I bought a 7 gal tree last year -- newly cut air-layer --  and it's time to plant it on ground.
As all air-layer the young tree has roots developed way under the top soil level in the container pot, and so should I clear off the top soil until the root exposed and plant it with the top roots level with the top soil?

I understand that most people instructed to plant the new tree at the same level with the soil, but this seems wrong as the soil cover the bark and not where the top roots, and this can lead to rot.

Edited: I believe it is 3 gal and not 7 gal as I thought.

A few years back after my Walter Zill veneer grafts took and I asked what to do with the pruned back short branch stumps above the grafts. Some experienced members said just leave them alone and the tree's natural self compartmentalize mechanism would take care this.

Fast forward to now. The shorten branch above the graft has no reason to be alive and so they are all dead and dried. But the dead wood carries fungus I think (a natural process of wood decaying) which also slowly moving down and killed off the brand that the veneer graft scion attached on.
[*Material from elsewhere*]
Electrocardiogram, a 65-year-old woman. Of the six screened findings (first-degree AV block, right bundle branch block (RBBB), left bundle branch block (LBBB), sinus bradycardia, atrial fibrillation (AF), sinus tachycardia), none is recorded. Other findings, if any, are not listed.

I have to spend many hours to cut off all of the dead wood to stop the deadly process.
(Oak tree expert trimmers make sure no short dead stumps remain and they are all cut off for the tree to grow new bark and cover the cut completely.)

So, instead of cut off the top shorten branch down to the graft node which is fairly easy when it's green and soft, it's now like 100 times more difficult to deal with the hard dried wood.
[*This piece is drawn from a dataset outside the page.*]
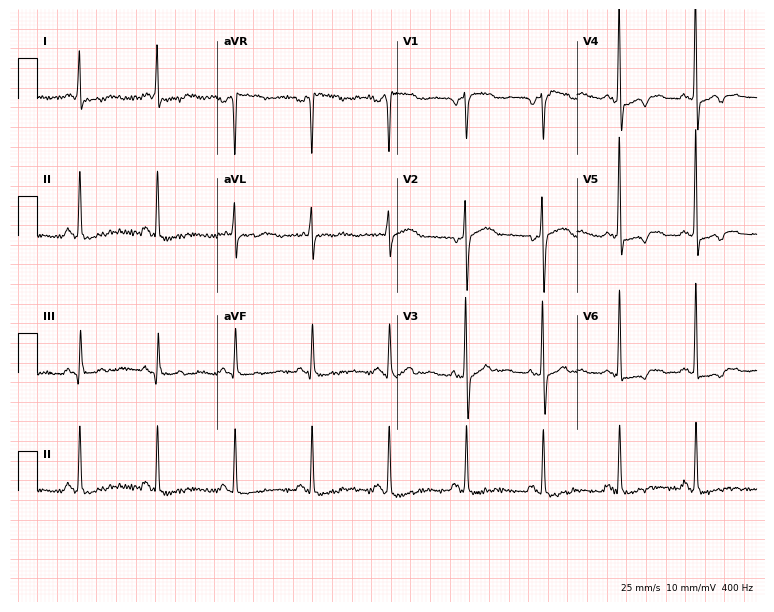
Electrocardiogram, a female, 70 years old. Of the six screened findings (first-degree AV block, right bundle branch block, left bundle branch block, sinus bradycardia, atrial fibrillation, sinus tachycardia), none is recorded.

 Dead wood above the graft continued down more than half the scion:

Doing the surgery with sharp wire cutter:

Final result:

I should have cut the top branch down to this point after the graft took:

I had noticed that every year my PC was the last one to flower in March to April in SoCal. This is the perfect time in the season with warmer days and the fruitlets developed properly. Those that flower in January and Feb would have more PM and more undeveloped fruits. So I will synchronize all other trees to my PC flower timing by cutting off their early flowers off.

I planned this Maha grafted tree -- bought from Toptropical in FL --  in ground 7 yrs ago and it is only 24" tall. I finally dug it up and planted a small seedling to graft on after it having fruits. The rootstock from FL is kind of weird: Peach Cobbler and Lancetilla are 11 ft tall while Maha only 24".